Problem details =>
With pictures removed, output every record below exactly as written.

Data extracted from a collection
———
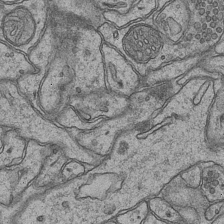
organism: Mouse
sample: CA1 Hippocampus
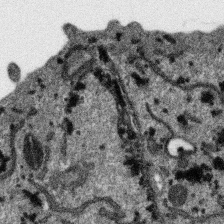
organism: Human
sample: Lung epithelial cells infected with SARS-CoV-2
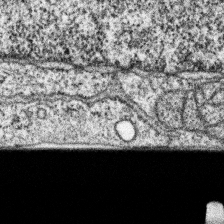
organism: Human
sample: HeLa cells
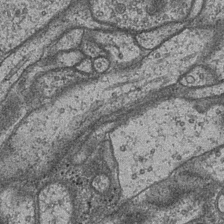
———
Finished task =>
organism: Mouse
sample: CA1 Hippocampus
organism: Human
sample: Lung epithelial cells infected with SARS-CoV-2
organism: Human
sample: HeLa cells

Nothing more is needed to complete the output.